Final Verdict: This episode was rather mediocre, at times it felt okay, but as a whole it was boring and stupid. The jokes were rather bad, the whole plot of "Homer needs to get a job to get on a private jet" is rather bad and the guest stars were wasted.

Final Grade: 4.2/10 Very forgettable, but not terrible


  1. I remember this episode and didn't know that Stephen Colbert was even in it. I think a Family Guy episode had a plot start out like that but wasn't this stupid.

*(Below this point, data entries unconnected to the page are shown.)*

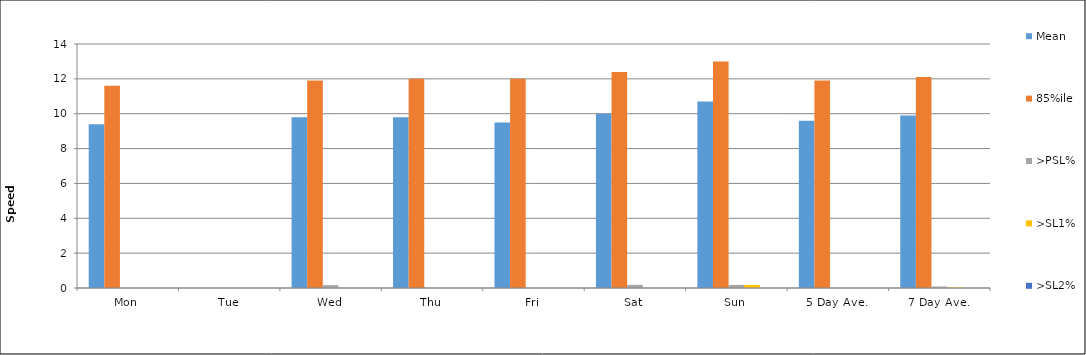
| Category | Mean | 85%ile | >PSL% | >SL1% | >SL2% |
|---|---|---|---|---|---|
| Mon | 9.4 | 11.6 | 0 | 0 | 0 |
| Tue | 0 | 0 | 0 | 0 | 0 |
| Wed | 9.8 | 11.9 | 0.163 | 0 | 0 |
| Thu | 9.8 | 12 | 0 | 0 | 0 |
| Fri | 9.5 | 12 | 0 | 0 | 0 |
| Sat | 10 | 12.4 | 0.183 | 0 | 0 |
| Sun | 10.7 | 13 | 0.178 | 0.178 | 0 |
| 5 Day Ave. | 9.6 | 11.9 | 0 | 0 | 0 |
| 7 Day Ave. | 9.9 | 12.1 | 0.087 | 0.029 | 0 |
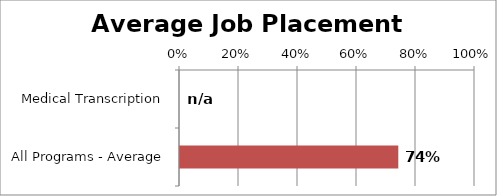
| Category | Series 0 |
|---|---|
| Medical Transcription | 0 |
| All Programs - Average | 0.74 |
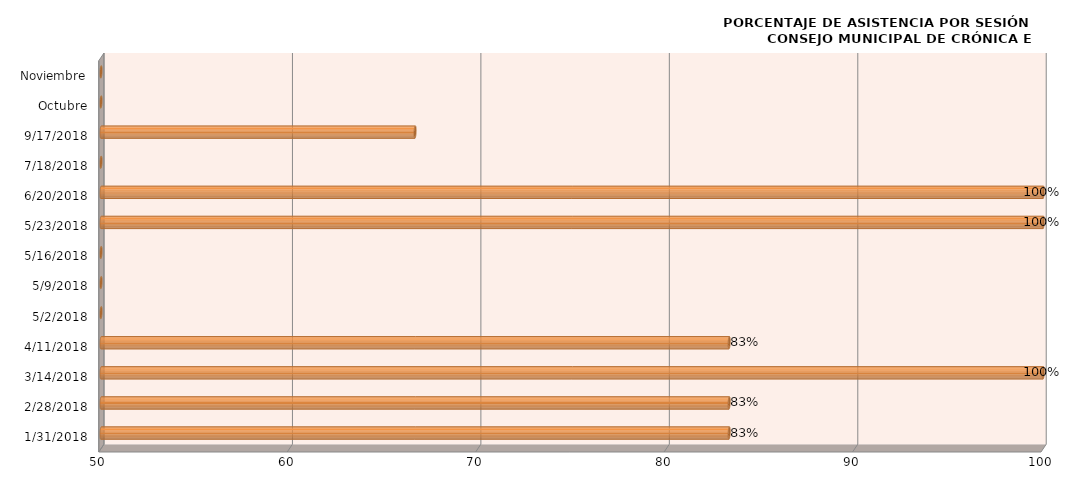
| Category | Series 0 |
|---|---|
| 31/01/2018 | 83.333 |
| 28/02/2018 | 83.333 |
| 14/03/2018 | 100 |
| 11/04/2018 | 83.333 |
| 02/05/2018 | 0 |
| 09/05/2018 | 0 |
| 16/05/2018 | 0 |
| 23/05/2018 | 100 |
| 20/06/2018 | 100 |
| 18/07/2018 | 0 |
| 17/09/2018 | 66.667 |
| Octubre | 0 |
| Noviembre | 0 |
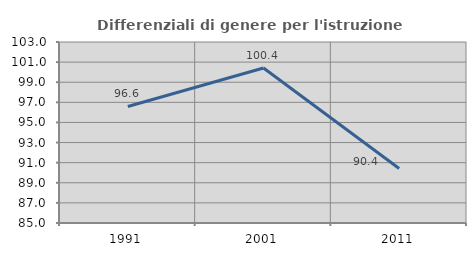
| Category | Differenziali di genere per l'istruzione superiore |
|---|---|
| 1991.0 | 96.59 |
| 2001.0 | 100.416 |
| 2011.0 | 90.419 |
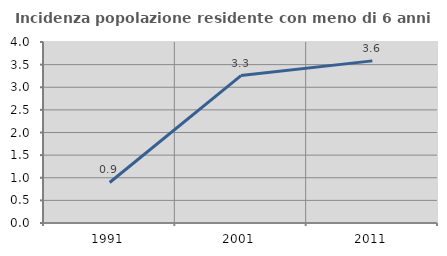
| Category | Incidenza popolazione residente con meno di 6 anni |
|---|---|
| 1991.0 | 0.896 |
| 2001.0 | 3.257 |
| 2011.0 | 3.583 |
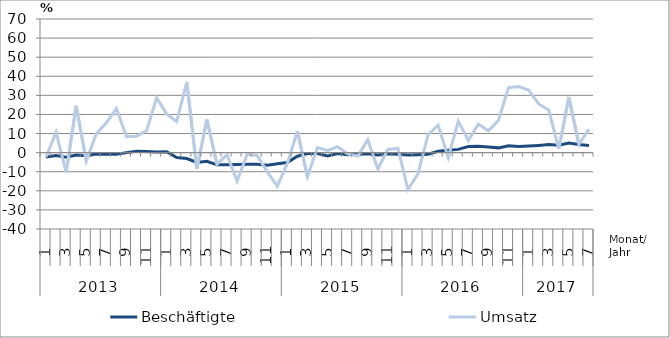
| Category | Beschäftigte | Umsatz |
|---|---|---|
| 0 | -2.3 | -2.2 |
| 1 | -1.5 | 10.7 |
| 2 | -2.4 | -10.3 |
| 3 | -1.3 | 24.6 |
| 4 | -1.6 | -4.4 |
| 5 | -0.7 | 9.9 |
| 6 | -0.8 | 15.6 |
| 7 | -0.8 | 23.1 |
| 8 | 0 | 8.4 |
| 9 | 0.7 | 8.6 |
| 10 | 0.6 | 11.5 |
| 11 | 0.3 | 28.7 |
| 12 | 0.5 | 20.3 |
| 13 | -2.6 | 16.2 |
| 14 | -3.1 | 37.1 |
| 15 | -5.1 | -8.5 |
| 16 | -4.5 | 17.4 |
| 17 | -6.4 | -6.1 |
| 18 | -6.4 | -1.1 |
| 19 | -6.2 | -14.9 |
| 20 | -6.1 | -0.9 |
| 21 | -6.1 | -1.5 |
| 22 | -6.6 | -10 |
| 23 | -5.8 | -17.6 |
| 24 | -5.2 | -5.7 |
| 25 | -1.9 | 11.2 |
| 26 | -0.5 | -12.5 |
| 27 | -0.5 | 2.7 |
| 28 | -1.7 | 1.2 |
| 29 | -0.5 | 3.1 |
| 30 | -1.1 | -0.6 |
| 31 | -0.8 | -1.8 |
| 32 | -0.6 | 6.7 |
| 33 | -1.2 | -8.6 |
| 34 | -0.6 | 1.7 |
| 35 | -0.9 | 2.2 |
| 36 | -1.3 | -19.4 |
| 37 | -1.1 | -10.9 |
| 38 | -0.8 | 9.4 |
| 39 | 0.7 | 14.4 |
| 40 | 1.2 | -2.6 |
| 41 | 1.7 | 16.5 |
| 42 | 3.2 | 6.3 |
| 43 | 3.4 | 15 |
| 44 | 3 | 11.5 |
| 45 | 2.5 | 17 |
| 46 | 3.6 | 34 |
| 47 | 3.2 | 34.6 |
| 48 | 3.5 | 32.8 |
| 49 | 3.8 | 25.5 |
| 50 | 4.2 | 22.3 |
| 51 | 3.9 | 2 |
| 52 | 5 | 29.1 |
| 53 | 4.3 | 4.3 |
| 54 | 3.8 | 12.3 |

Also don't you find it weird that Bart had to point out that Homer should break the news to Marge?

    Homer will NEVER be the likeable clod he was back in the 90's

  2. The major difference between 'Modern Homer' and 'Classic Homer' I find to be is that Classic Homer, despite his shortcomings and attitude, always loved his family. He might have been inept in trying to cheer up Lisa/Bart or making Marge feel better, but at least he tried his best and his heart was in the right place. 'Modern Homer' is selfish, rude and uncaring, his intentions are misguided and he rarely makes up for them.

    It really wasn't until the movie that his family said "enough is enough", 'Classic Homer' would never have driven them to that point, and that's why he is up there with 'Modern Lisa' as the least likable characters on the show today.